Distance Between Bus Stops

Problem

A bus has n stops numbered from 0 to n - 1 that form a circle. We know the distance between all pairs of neighboring stops where distance[i] is the distance between the stops number i and (i + 1) % n.

The bus goes along both directions i.e. clockwise and counterclockwise.

Return the shortest distance between the given start and destination stops.

Examples

Example 1

![](https://assets.leetcode.com/uploads/2019/09/03/untitled-diagram-1.jpg)

    
    
    Input: distance = [1,2,3,4], start = 0, destination = 1
    Output: 1
    Explanation: Distance between 0 and 1 is 1 or 9, minimum is 1.

Example 2

![](https://assets.leetcode.com/uploads/2019/09/03/untitled-diagram-1-1.jpg)

    
    
    Input: distance = [1,2,3,4], start = 0, destination = 2
    Output: 3
    Explanation: Distance between 0 and 2 is 3 or 7, minimum is 3.
    

Example 3

![](https://assets.leetcode.com/uploads/2019/09/03/untitled-diagram-1-2.jpg)

    
    
    Input: distance = [1,2,3,4], start = 0, destination = 3
    Output: 4
    Explanation: Distance between 0 and 3 is 6 or 4, minimum is 4.
    

Constraints

• 1 <= n <= 10^4
• distance.length == n
• 0 <= start, destination < n
• 0 <= distance[i] <= 10^4

Solution

Method 1 – Prefix Sum and Circular Traversal

Intuition

The shortest distance between two stops on a circular route is the minimum of the clockwise and counterclockwise distances.

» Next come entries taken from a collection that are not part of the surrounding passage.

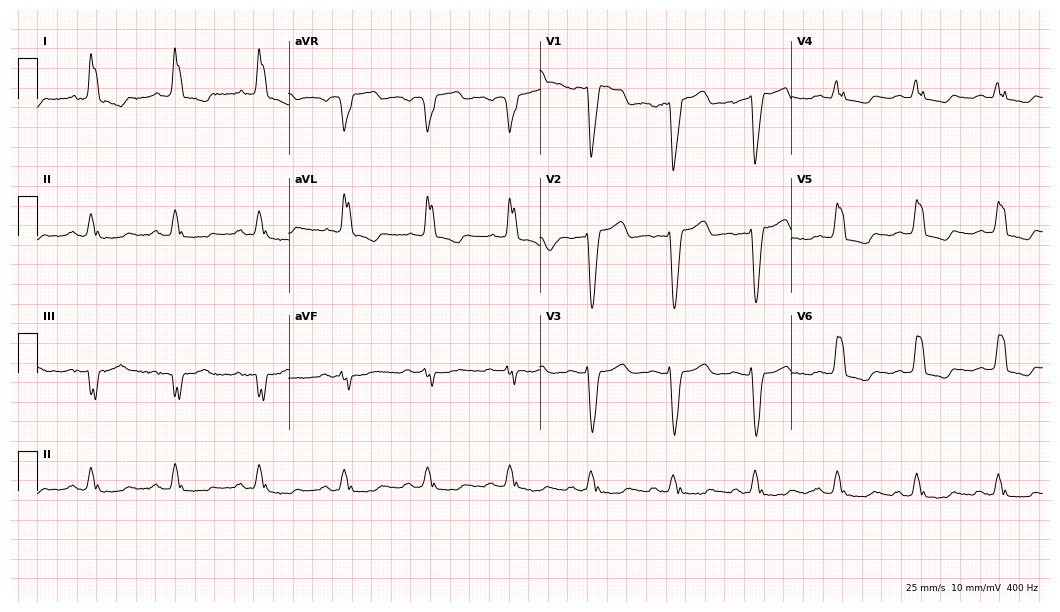
Electrocardiogram, a woman, 84 years old. Interpretation includes left bundle branch block.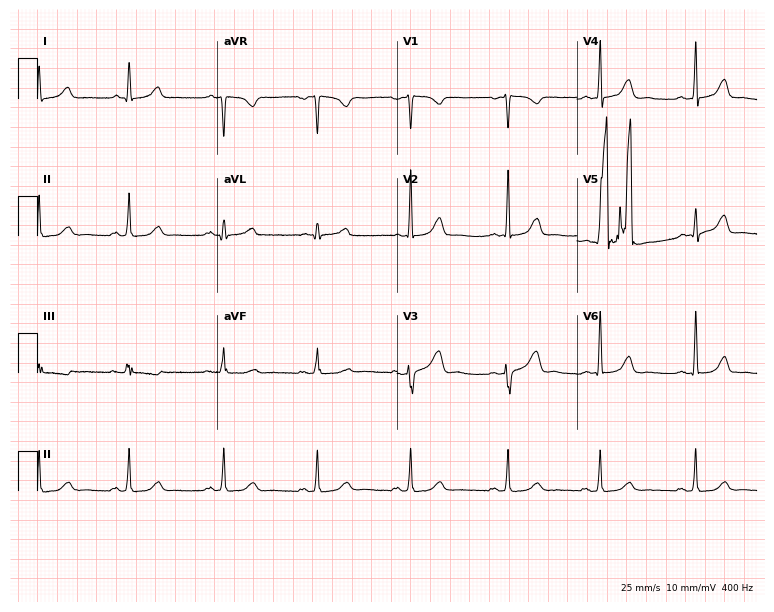
Electrocardiogram (7.3-second recording at 400 Hz), a 37-year-old female. Overall reading on record: normal ECG.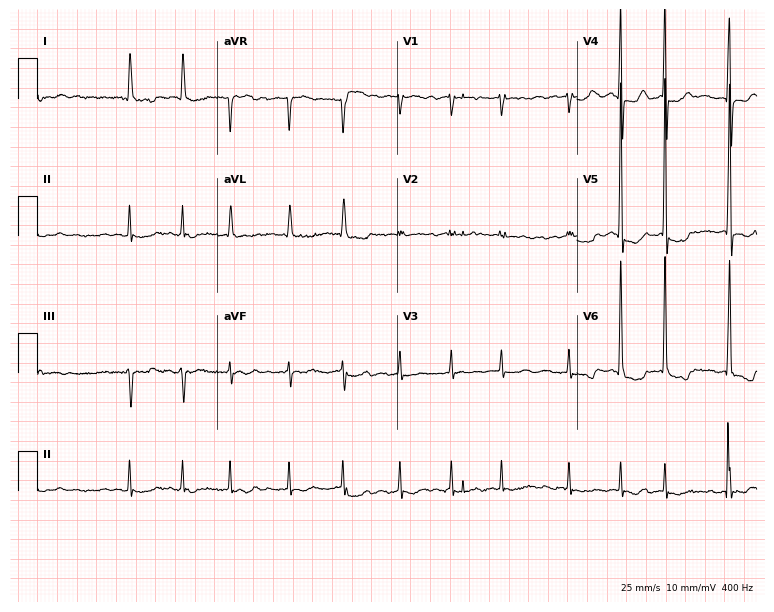
Resting 12-lead electrocardiogram (7.3-second recording at 400 Hz). Patient: a 78-year-old female. The tracing shows atrial fibrillation (AF).

We can use prefix sums to quickly compute the distance in either direction.

Approach

1. If start > destination, swap them so start <= destination.
2. Compute the clockwise distance as the sum of distance[start:destination].
3. Compute the total distance as the sum of all elements in distance.
4. The counterclockwise distance is total - clockwise.
5. Return the minimum of the two distances.

Code

Java

class Solution {
    public int distanceBetweenBusStops(int[] distance, int start, int destination) {
        if (start > destination) {
            int tmp = start; start = destination; destination = tmp;
        }
        int clockwise = 0, total = 0;
        for (int i = 0; i < distance.length; ++i) {
            total += distance[i];
            if (i >= start && i < destination) clockwise += distance[i];
        }
        return Math.min(clockwise, total - clockwise);
    }
}

Python

class Solution:
    def distanceBetweenBusStops(self, distance: list[int], start: int, destination: int) -> int:
        if start > destination:
            start, destination = destination, start
        clockwise = sum(distance[start:destination])
        total = sum(distance)
        return min(clockwise, total - clockwise)

Complexity

• ⏰ Time complexity: O(n), where n is the number of stops. We sum the distances once.
• 🧺 Space complexity: O(1), as only a few variables are used.